Curtis Weaver

No. 59
- Position: Linebacker

Personal information
- Born: August 3, 1998 (age 27) Long Beach, California, U.S.
- Listed height: 6 ft 2 in (1.88 m)
- Listed weight: 265 lb (120 kg)

Career information
- High school: St. Anthony (Long Beach)
- College: Boise State (2016–2019)
- NFL draft: 2020: 5th round, 164th overall pick

Career history
- Miami Dolphins (2020)*; Cleveland Browns (2020–2022); Minnesota Vikings (2023)*; Birmingham Stallions (2024)*; Ottawa Redblacks (2024)*;
- * Offseason and/or practice squad member only

Awards and highlights
- MW Defensive Player of the Year (2019); 2× First-team All-MW (2018, 2019);

Career NFL statistics
- Total tackles: 1
- Stats at Pro Football Reference

= Curtis Weaver =

American football player (born 1998)

Curtis Weaver (born August 3, 1998) is an American former professional football player who was a linebacker for the Cleveland Browns of the National Football League (NFL). He played college football for the Boise State Broncos.

==Early life==
Weaver was born on August 3, 1998, in Long Beach, California, to a mother of Filipino descent. He attended St. Anthony High School in Long Beach, California.

==College career==
After redshirting his first year at Boise State University in 2016, Weaver played in all 14 games in 2017, recording 33 tackles, 11 sacks and one interception. As a redshirt sophomore in 2018, he had 43 tackles and 9.5 sacks. During his redshirt junior year in 2019, he set the Mountain West Conference record for career sacks. After this season, Weaver announced that he would forgo his final year of eligibility and enter the 2020 NFL draft.

==Professional career==

Pre-draft measurables
| Height | Weight | Arm length | Hand span | 20-yard shuttle | Three-cone drill | Vertical jump | Broad jump |
| 6 ft 2+3⁄8 in (1.89 m) | 265 lb (120 kg) | 32+3⁄8 in (0.82 m) | 10 in (0.25 m) | 4.27 s | 7.00 s | 32.5 in (0.83 m) | 9 ft 8 in (2.95 m) |
All values from NFL Combine

===Miami Dolphins===
Weaver was selected by the Miami Dolphins in the fifth round (164th overall) of the 2020 NFL draft. He was waived/injured by the team on August 24, 2020.

===Cleveland Browns===
Weaver was claimed off waivers by the Cleveland Browns on August 25, 2020. The Browns placed Weaver on injured reserve on August 27, 2020.

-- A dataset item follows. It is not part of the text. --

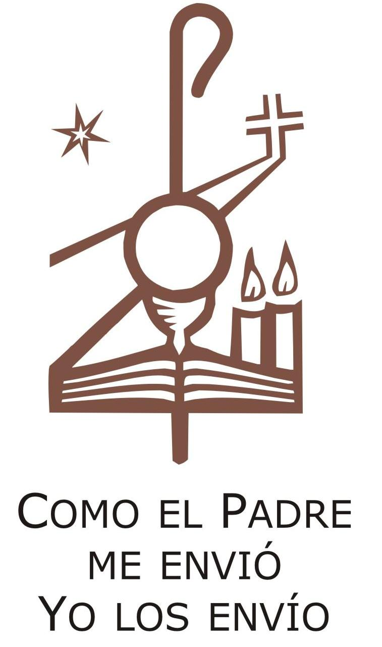 Logo de Monseñor Miguel Angél D´Annibale

Weaver was waived by the Browns on August 31, 2021. Weaver was re-signed to the Browns' practice squad on September 1, 2021. Weaver was elevated to the Browns' active roster as a COVID-19 replacement player on December 24, 2021. Weaver made his NFL debut on January 9, 2022, against the Cincinnati Bengals, logging a tackle in the 21–16 victory. The Browns re-signed Weaver to a reserve/futures contract on January 10, 2022. He was waived by the Browns on August 29, 2022. He was re-signed to the practice squad on September 27, 2022. He was released on October 4, 2022.

===Minnesota Vikings===
On January 18, 2023, Weaver signed a reserve/future contract with the Minnesota Vikings. He was waived on August 21, 2023.

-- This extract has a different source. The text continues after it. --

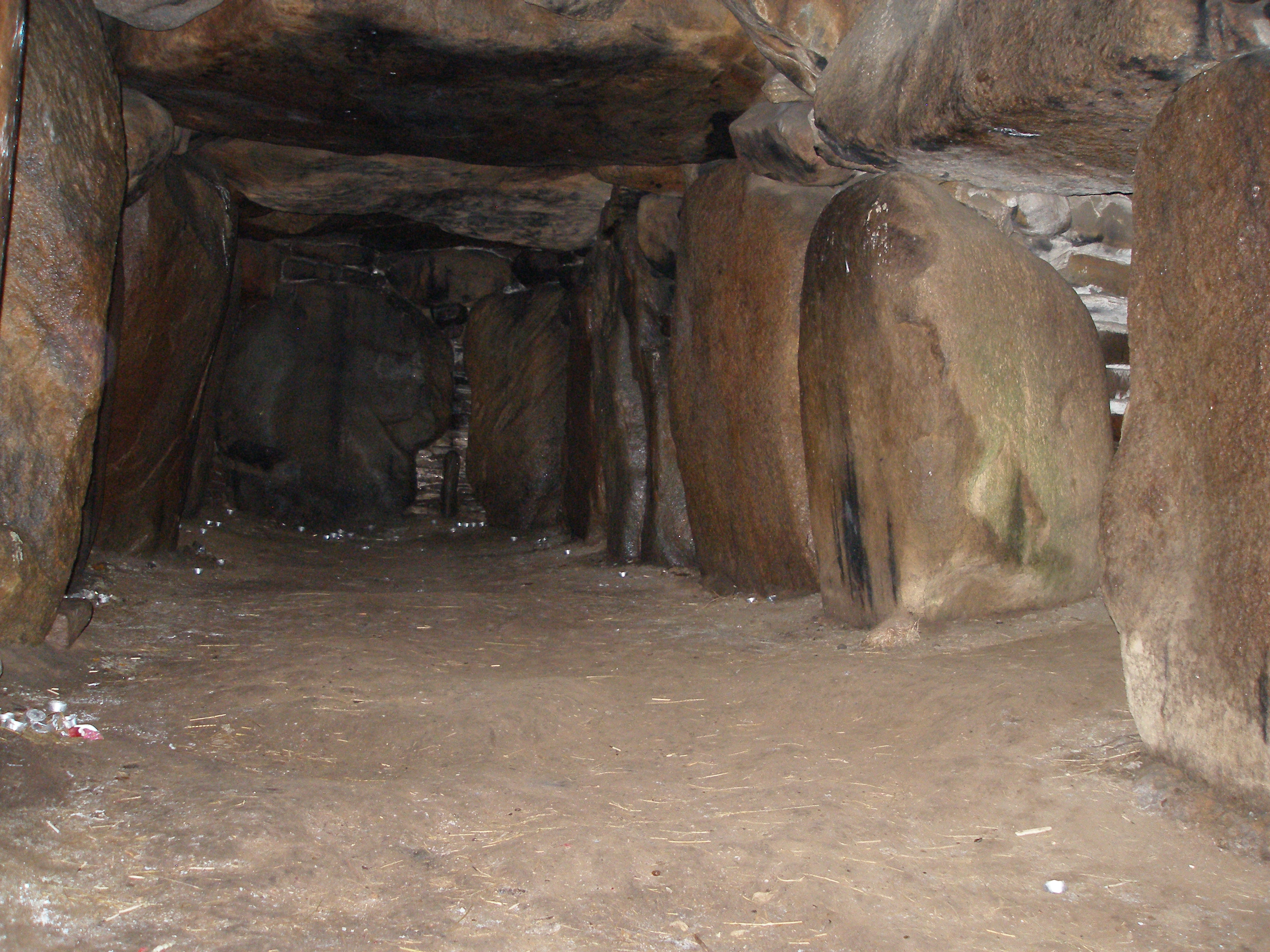 Mårup Jættestue, Hindsholm, Fyn

=== Birmingham Stallions ===
On October 6, 2023, Weaver signed with the Birmingham Stallions of the United States Football League (USFL). He was released on March 10, 2024.

=== Ottawa Redblacks ===
On April 3, 2024, Weaver signed with the Ottawa Redblacks of the Canadian Football League (CFL). He was listed as a defensive lineman with the Redblacks. He retired on May 8, 2024.